The number of neighbors that a node has is called its “degree”, and it’s possible to compute the degree distribution across the entire graph. In this exercise, your job is to compute the degree distribution across T .


# Compute the degree of every node: degrees
degrees = [len(list(T.neighbors(n))) for n in T.nodes()]

# Print the degrees
print(degrees)

[47, 0, 0, 0, 0, 0, 0, 0, 0, 0, 0, 0, 0, 0, 17, 0, 10, 27, 0, 0, 0, 0, 0, 0, 0, 0, 34, 0, 0, 0, 0, 0, 60, 0, 11, 4, 0, 12, 0, 0, 56, 53, 0, 30, 0, 0, 0, 0, 12, 0, 0
...

#### Degree centrality distribution

The degree of a node is the number of neighbors that it has. The degree centrality is the number of neighbors divided by all possible neighbors that it could have. Depending on whether self-loops are allowed, the set of possible neighbors a node could have could also include the node itself.
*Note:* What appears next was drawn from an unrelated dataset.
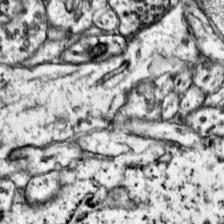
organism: Mouse
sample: Primary visual cortex

# Import matplotlib.pyplot
import matplotlib.pyplot as plt

# Compute the degree centrality of the Twitter network: deg_cent
deg_cent = nx.degree_centrality(T)

# Plot a histogram of the degree centrality distribution of the graph.
plt.figure()
plt.hist(list(deg_cent.values()))
plt.xlabel('centrality')
plt.ylabel('count')
plt.show()

# Plot a histogram of the degree distribution of the graph
plt.figure()
plt.hist(degrees)
plt.xlabel('neighbors')
plt.ylabel('count')
plt.show()

# Plot a scatter plot of the centrality distribution and the degree distribution
plt.figure()
plt.scatter(degrees, list(deg_cent.values()))
plt.xlabel('degrees')
plt.ylabel('centrality')
plt.show()

Desktop View Desktop View Desktop View


2.2 Graph algorithms

Desktop View

Desktop View Desktop View Desktop View Desktop View

#### Shortest Path I

You can leverage what you know about finding neighbors to try finding paths in a network. One algorithm for path-finding between two nodes is the “breadth-first search” (BFS) algorithm. In a BFS algorithm, you start from a particular node and iteratively search through its neighbors and neighbors’ neighbors until you find the destination node.

Pathfinding algorithms are important because they provide another way of assessing node importance; you’ll see this in a later exercise.

In this set of 3 exercises, you’re going to build up slowly to get to the final BFS algorithm. The problem has been broken into 3 parts that, if you complete in succession, will get you to a first pass implementation of the BFS algorithm.


# Define path_exists()
def path_exists(G, node1, node2):
    """
    This function checks whether a path exists between two nodes (node1, node2) in graph G.
    """
    visited_nodes = set()

    # Initialize the queue of nodes to visit with the first node: queue
    queue = [node1]

    # Iterate over the nodes in the queue
    for node in queue:

        # Get neighbors of the node
        neighbors = G.neighbors(node)

        # Check to see if the destination node is in the set of neighbors
        if node2 in neighbors:
            print('Path exists between nodes {0} and {1}'.format(node1, node2))
            return True
            break


#### Shortest Path II

Now that you’ve got the code for checking whether the destination node is present in neighbors, next up, you’re going to extend the same function to write the code for the condition where the destination node is not present in the neighbors.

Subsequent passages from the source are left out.